Activity ->
Leave out every line that comes before the one containing "東京タワー（六本木ヒルズより）", and reproduce the rest of the listing below exactly, through its last line.

Provided information ->
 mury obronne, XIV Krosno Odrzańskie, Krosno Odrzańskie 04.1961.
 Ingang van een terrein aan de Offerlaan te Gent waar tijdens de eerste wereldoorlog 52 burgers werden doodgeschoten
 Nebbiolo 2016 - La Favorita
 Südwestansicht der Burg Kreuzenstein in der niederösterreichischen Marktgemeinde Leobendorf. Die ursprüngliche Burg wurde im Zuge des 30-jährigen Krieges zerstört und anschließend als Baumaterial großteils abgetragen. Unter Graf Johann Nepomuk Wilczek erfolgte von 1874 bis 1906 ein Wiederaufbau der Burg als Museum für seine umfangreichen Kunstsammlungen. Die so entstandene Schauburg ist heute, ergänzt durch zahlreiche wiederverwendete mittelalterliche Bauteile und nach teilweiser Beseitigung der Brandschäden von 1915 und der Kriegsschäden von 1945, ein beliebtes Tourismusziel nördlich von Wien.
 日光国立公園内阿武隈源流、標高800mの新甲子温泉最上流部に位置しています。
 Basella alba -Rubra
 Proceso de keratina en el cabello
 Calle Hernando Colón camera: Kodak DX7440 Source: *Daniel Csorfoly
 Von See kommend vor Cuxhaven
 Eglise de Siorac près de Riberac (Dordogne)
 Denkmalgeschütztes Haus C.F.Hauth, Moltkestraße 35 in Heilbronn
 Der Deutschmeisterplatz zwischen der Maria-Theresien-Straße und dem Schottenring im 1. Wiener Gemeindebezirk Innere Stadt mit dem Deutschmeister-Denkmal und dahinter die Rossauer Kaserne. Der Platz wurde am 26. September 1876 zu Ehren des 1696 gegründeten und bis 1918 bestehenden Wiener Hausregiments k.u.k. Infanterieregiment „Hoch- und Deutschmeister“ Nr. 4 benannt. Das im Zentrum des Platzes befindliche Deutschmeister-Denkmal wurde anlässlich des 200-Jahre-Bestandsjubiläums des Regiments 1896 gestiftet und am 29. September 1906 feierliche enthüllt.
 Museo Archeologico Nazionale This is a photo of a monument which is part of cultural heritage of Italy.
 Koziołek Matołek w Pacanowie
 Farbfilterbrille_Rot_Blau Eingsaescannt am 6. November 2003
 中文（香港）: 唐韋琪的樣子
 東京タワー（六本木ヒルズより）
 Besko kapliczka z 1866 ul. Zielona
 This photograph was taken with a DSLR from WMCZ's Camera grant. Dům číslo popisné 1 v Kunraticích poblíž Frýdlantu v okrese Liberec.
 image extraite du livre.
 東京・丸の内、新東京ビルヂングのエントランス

Task solution ->
 東京タワー（六本木ヒルズより）
 Besko kapliczka z 1866 ul. Zielona
 This photograph was taken with a DSLR from WMCZ's Camera grant. Dům číslo popisné 1 v Kunraticích poblíž Frýdlantu v okrese Liberec.
 image extraite du livre.
 東京・丸の内、新東京ビルヂングのエントランス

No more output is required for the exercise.